→ About this exercise
Copy out the whole listing exactly as given. Skip the pictures.

→ Collected data
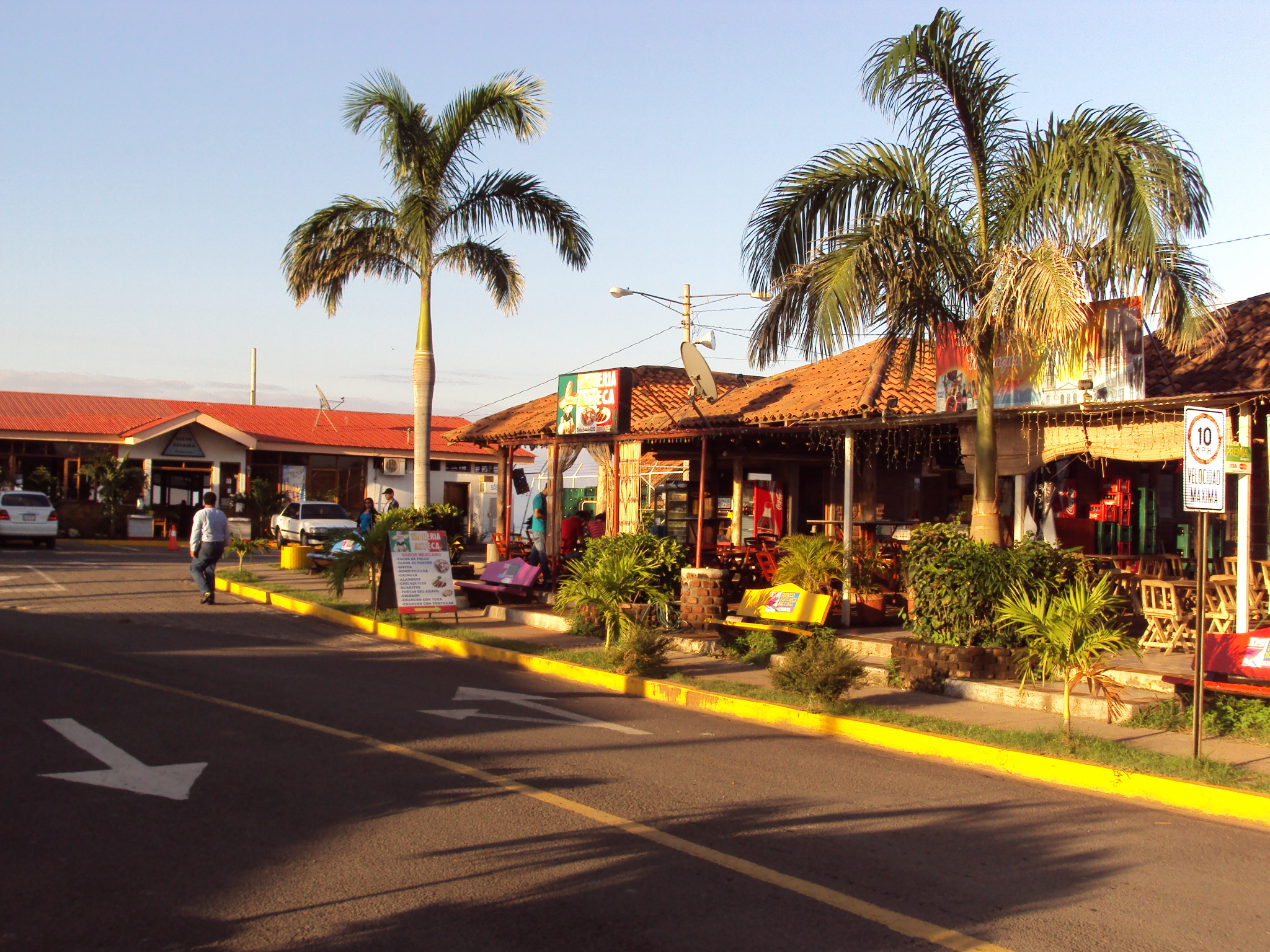 MALECON SALVADOR ALLENDE, LAGO XOLOTLAN. MANAGUA, NICARAGUA
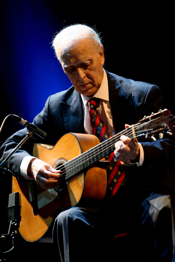 Fernando Alvim
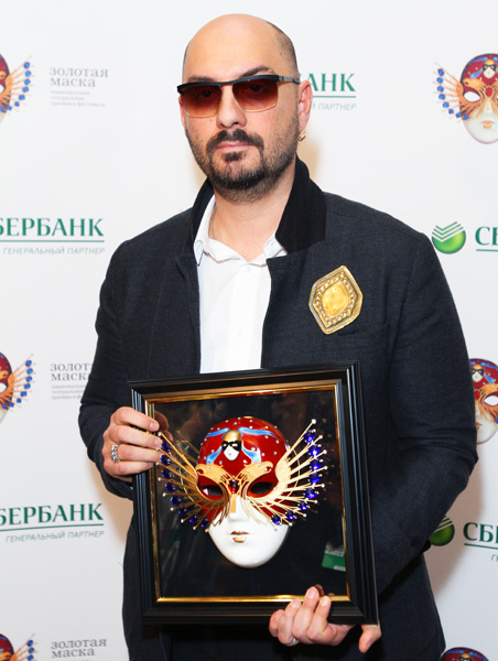 Фестиваль и премия «Золотая маска» 2012 года
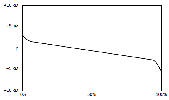 Гипсографическая кривая Луны. По данным Шопф Т. Палеоокеанология: Пер. с англ. — М.: Мир, 1982. — 311 с., ил.
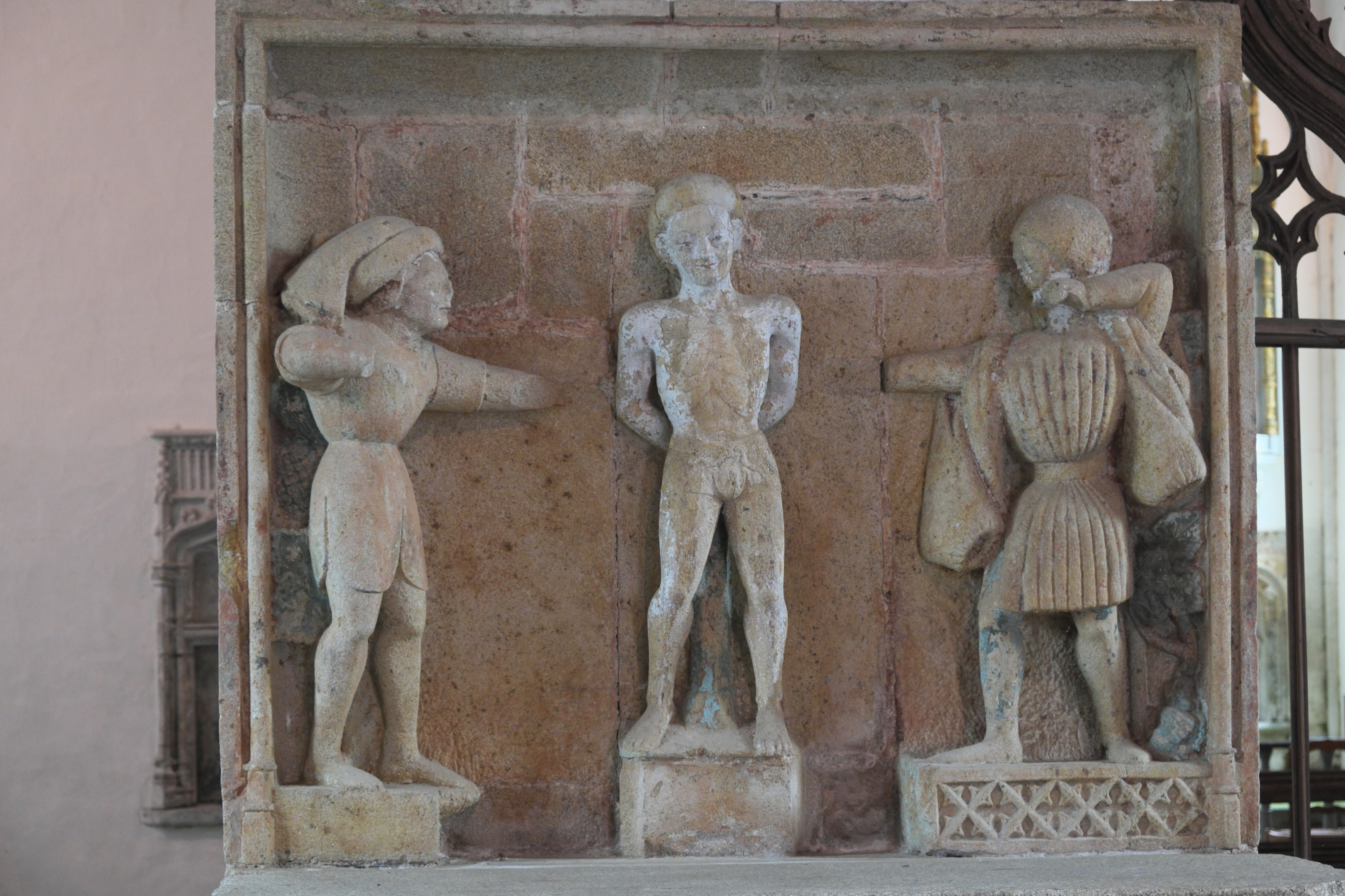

→ Answer to the exercise
 MALECON SALVADOR ALLENDE, LAGO XOLOTLAN. MANAGUA, NICARAGUA
 Fernando Alvim
 Фестиваль и премия «Золотая маска» 2012 года
 Гипсографическая кривая Луны. По данным Шопф Т. Палеоокеанология: Пер. с англ. — М.: Мир, 1982. — 311 с., ил.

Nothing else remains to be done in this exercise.